L’UE a annoncé le 13 juillet des sanctions contre des applications développées en Russie, réclamées par des opposants russes contre le « goulag numérique ».
Les applications du réseau social russe VK et de la messagerie nationale Max ont disparu de la boutique d’applications Google Play.
La décision du géant technologique américain fait suite à une mesure similaire d’Apple, qui avait retiré en juin ces applications d’origine russe de son propre magasin. Officiellement, les deux groupes américains n’ont pas commenté ces actions, mais leurs filiales européennes sont tenues de respecter la réglementation en vigueur dans l’UE.
Le 13 juillet, l’Union européenne a ajouté à ses listes de sanctions le holding russe VK et la société d’investissement qui lui est liée, « Communication Platform », à l’origine du développement de MAX.
Placée sous le contrôle du Kremlin, la messagerie MAX est préinstallée sur tous les nouveaux appareils mobiles vendus en Russie. Depuis le début de l’invasion à grande échelle de l’Ukraine par la Russie, les autorités ont interdit l’accès à des applications populaires comme Instagram, Facebook et WhatsApp. Les Russes contournent ces blocages à l’aide de VPN.
« L’application Max est placée sous le contrôle du Service fédéral de sécurité (FSB), indique le communiqué officiel du Conseil de l’UE expliquant les sanctions . Elle comporte de vastes fonctionnalités de surveillance, qui ont ensuite été utilisées pour prendre des mesures répressives contre les utilisateurs critiquant la guerre d’agression de la Russie contre l’Ukraine ou publiant d’autres contenus interdits par les autorités. »
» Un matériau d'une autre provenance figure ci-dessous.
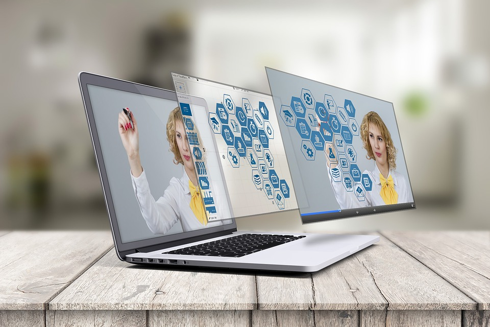 Perspectives de futur de la Realitat Augmentada
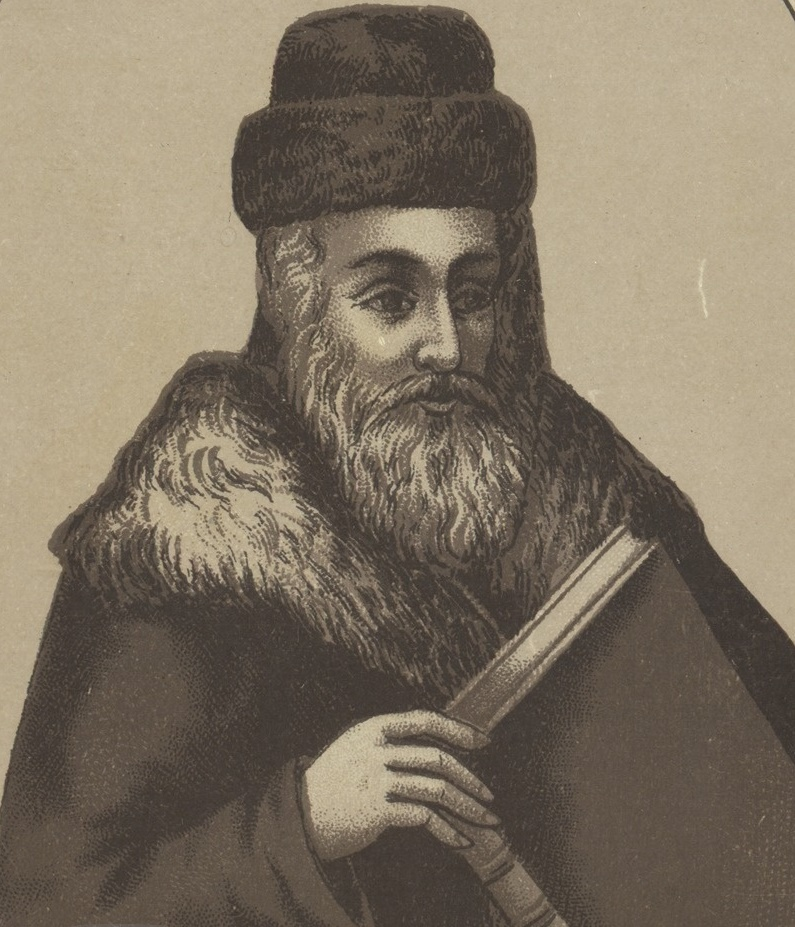 רבי עקיבא איגר
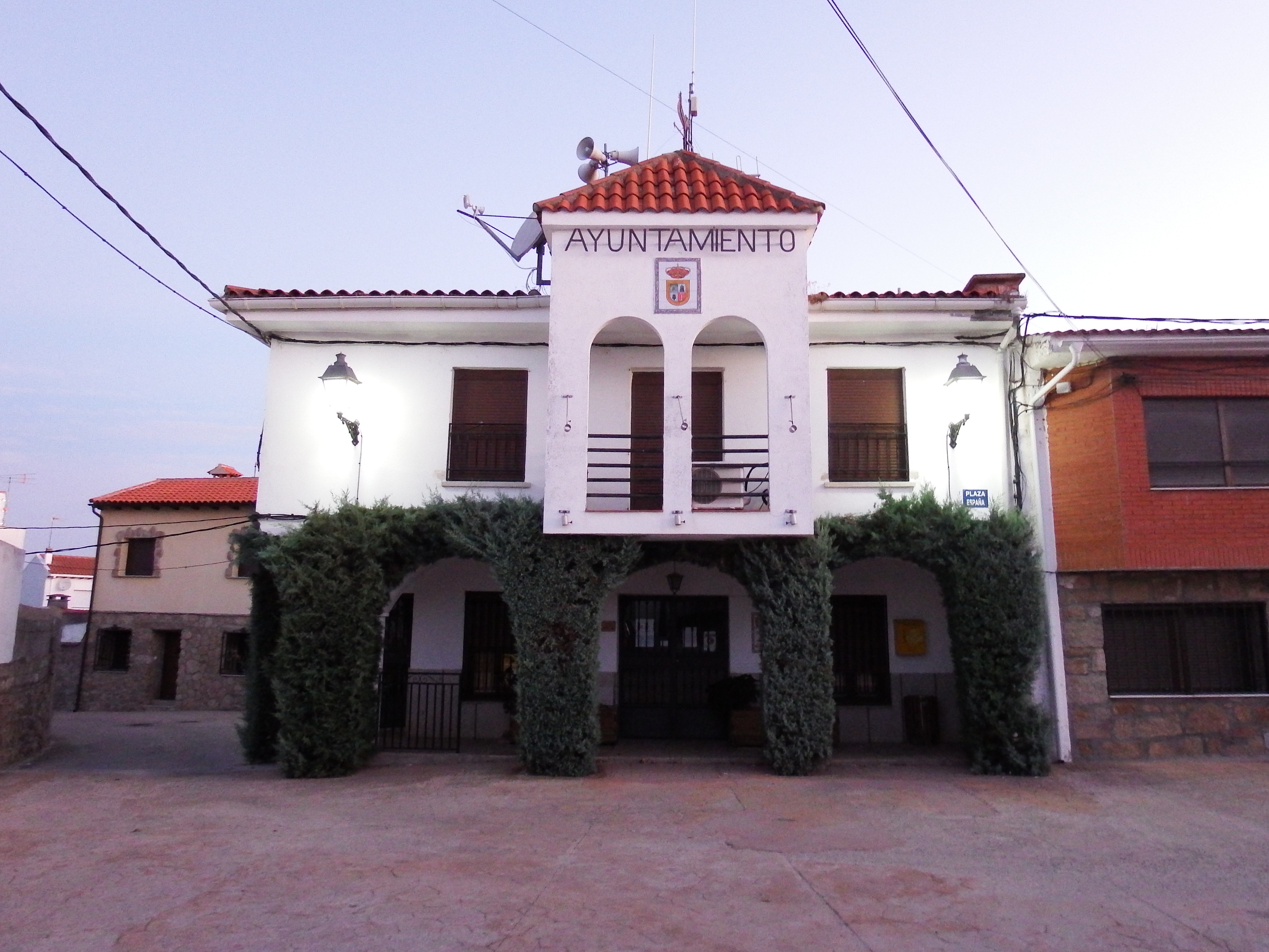 Mesas de Ibor

Le groupe VK a confirmé la disparition des applications, en précisant que les services et applis déjà installés continuent de fonctionner normalement, sans restriction, et que les applications restent disponibles au téléchargement sur la boutique RuStore.
L’Union européenne a également imposé des sanctions à trois entreprises russes et à leurs hauts dirigeants, qui développent, fabriquent et vendent des équipements destinés au blocage d’internet et à la surveillance.
L’instauration de ces restrictions visant ce que l’opposition russe appelle le « Goulag numérique » était réclamée de longue date par ses représentants.
Le responsable des affaires internationales du Fonds de lutte contre la corruption, organisation d’opposition, a qualifié la disparition des applications VK et MAX de Google Play de « conséquence directe des sanctions de l’UE et de la pression globale ».